Friday, December 11, 2020

My New Job

This is such an odd time. I don't recognize myself sometimes as I try to balance what I'd do in a full classroom with what I can actually carry out in a Zoom room. I tried using breakout rooms multiple times, but they don't seem to work for me. You see, if I were doing group or pair work in a live classroom setting, I'd not only be running around like a headless chicken checking on everyone I approach, but also checking on everyone in and out of earshot as much as possible.

That sounds impossible, but every teacher knows what I mean.

In Zoom, though, you're in the void. If you're like me, and you choose pairwork to maximize conversation, you have 17 rooms you need to visit. This means, at any given time, there are 16 left unmonitored. Almost every single time I've used the breakout rooms, I enter and no one is even pretending to talk. I make them talk, go to the next group, and do the same thing. Also, if I come back, I end up doing the same thing again. I give up. Instead of pair work, I'll ask individuals questions. 

But odd things happen when you do that. One of my favorite lessons is when I try to teach present progressive via a fashion show. This is Jennifer. She's wearing a white blouse, bluejeans, and white tennis shoes. You break the students into groups, one student narrates, and they do a fashion show. It's a great way to get them up and active and using the target structure in a genuine way.

The thing is, you can't really pull that off on Zoom. I'd need to require breakout groups, planning, and even if I did that, I'd have to figure out how you coordinate a presentation when no one is with anyone else, no one can see anyone else, and you'd have to be a contortionist to get your entire body into the video. I don't see it running in a way that makes it worthwhile.

Instead I had students describe models in pictures I have. It worked, but not as well as the activity I'd have liked to do. It would've taken three days. As is, it took one. This notwithstanding, some funny things happened. Another thing I push during this lesson is the use of too vs. either. I'm wearing a watch. She's wearing one too. I'm not wearing a tie. He's not wearing one either. 

The whole watch thing was a non-starter. I'm not sure just why I haven't noticed that teenagers tend not to wear watches, but not a single person in the two classes I used this in was wearing one. I'm in love with my Apple watch, which shows me the temperature and preps me for essential dog-walking, but that doesn't seem to matter to my students.

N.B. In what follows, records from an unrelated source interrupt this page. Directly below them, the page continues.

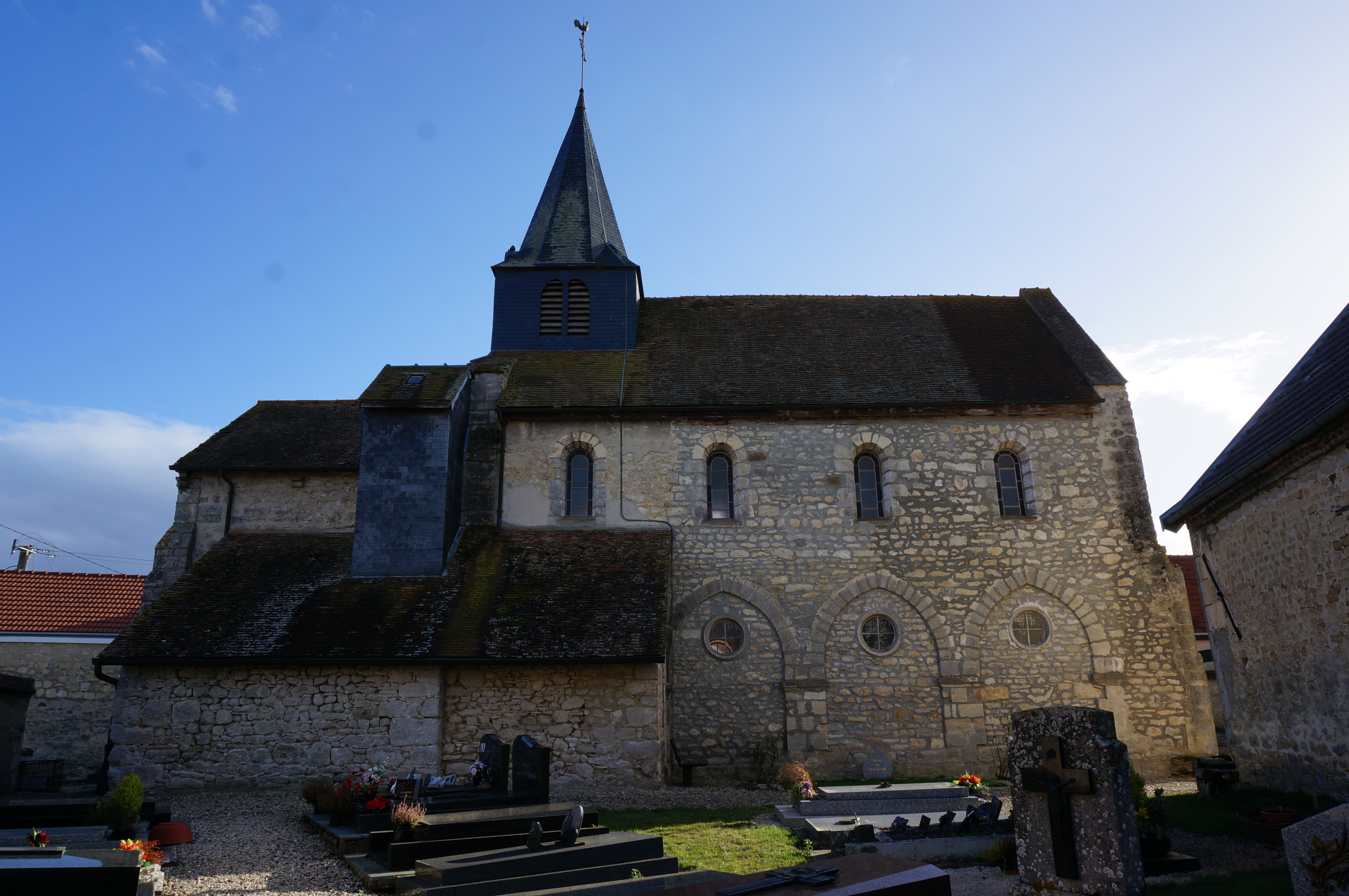 Vues de Guyencourt.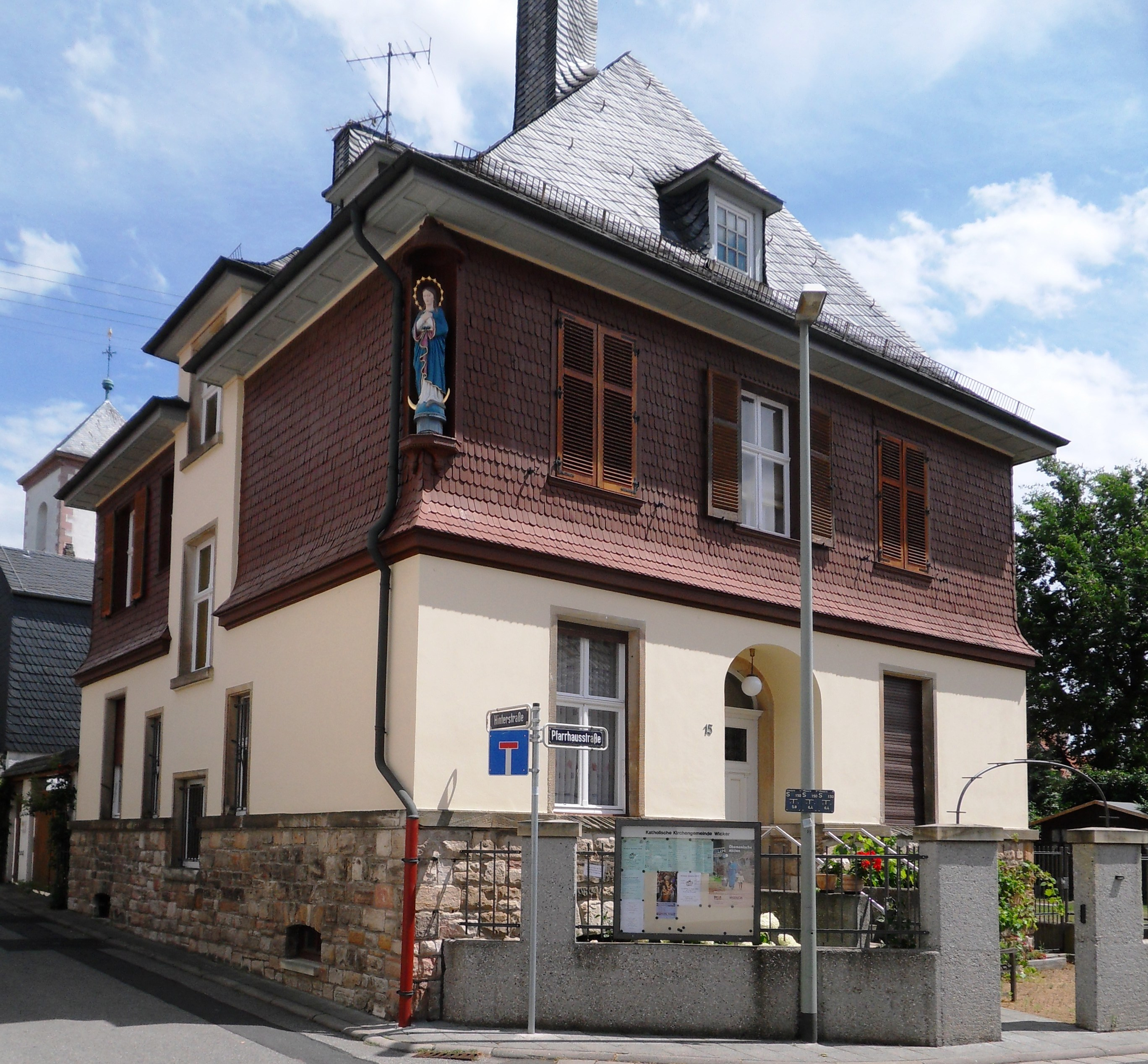 Das katholische Pfarrhaus von 1907 in Wicker steht unter Denkmalschutz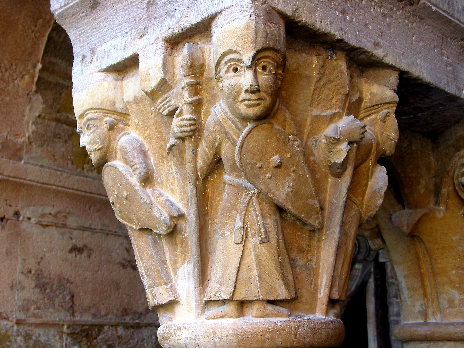 Conqes, (Aveyron - France), chapiteau sculpté du cloître de l'abbatiale Ste-Foy (XIe siècle).

So I modified my sentences in the second class. I gave up on, "I'm wearing a watch. What about you?" Instead, I said, "I'm wearing a shirt. What about you?" The young woman to whom I addressed that question visibly checked to see whether or not she was wearing a shirt. I though it was pretty funny. Who do you know who isn't sure whether or not they happen to be wearing a shirt? I guess when you're home all the time, you forget these things. This notwithstanding, I've never forgotten to wear a shirt to my online class. Yet. 

My dog has also changed a lot during the pandemic. Back in March, he would come around and demand attention. I'd pick him up, and he'd calm down while I did whatever I had to do. Now he sees things differently. There is no pacification. I am there to throw his toy. He brings it to me and demands that I do so. If not, he barks loudly. I tell him I'm teaching, but he just doesn't care.

I really hope that we get a vaccine soon and that this ends. I would be thrilled to go back to the actual job I signed up for. I'd hoped that, by some miracle, that could happen in April or May. Now I think it won't happen until September. 

Happy Friday all. Please have a great weekend and stay safe.